» **AVAILABLE DATA**

○ ○ ○ ○ ○

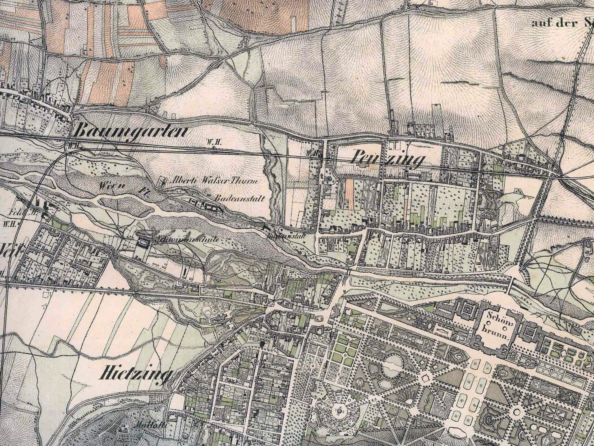 Penzing um 1820, plus Bahnlinien von 1860
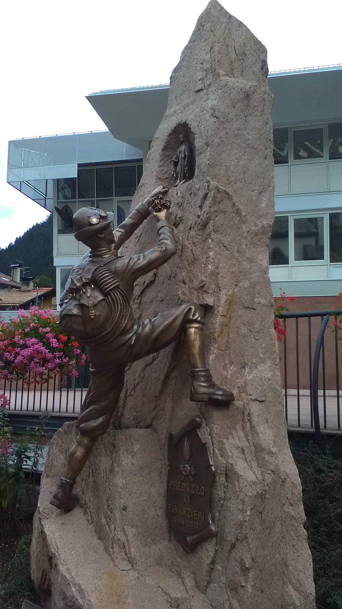 Scultura al finanziere di Predazzo
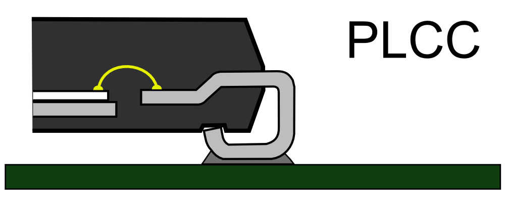 足部分の側面断面図. PLCC 拡大断面図 四方に端子が出る.
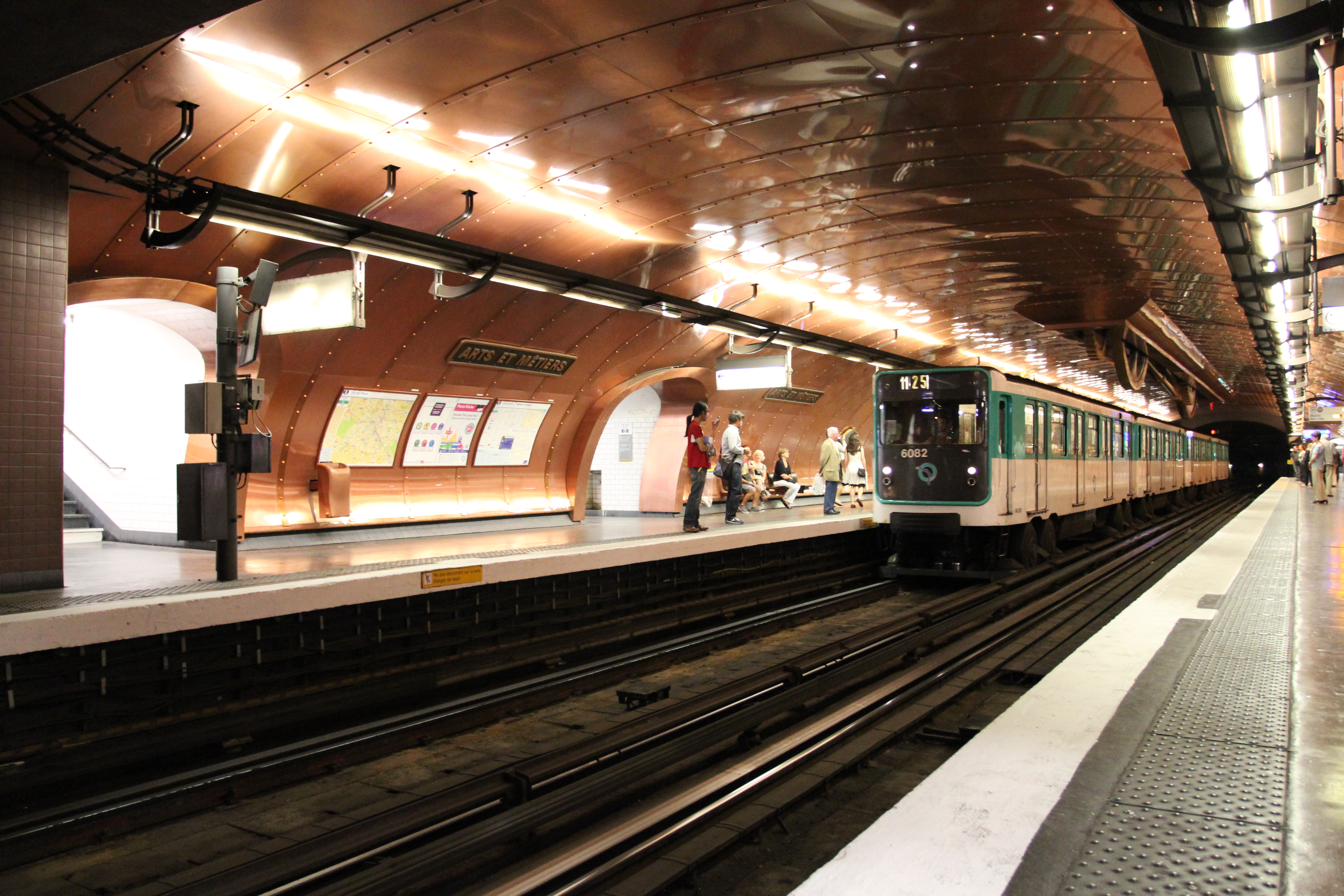 Station Arts & Métiers - Ligne M11 Paris

○ ○ ○ ○ ○

» **TASK ITEM**
Find the line that contains "Scultura al finanziere di Predazzo" and repeat it, along with every line after it to the end of the data, exactly; drop the pictures.

» **RESPONSE**
 Scultura al finanziere di Predazzo
 足部分の側面断面図. PLCC 拡大断面図 四方に端子が出る.
 Station Arts & Métiers - Ligne M11 Paris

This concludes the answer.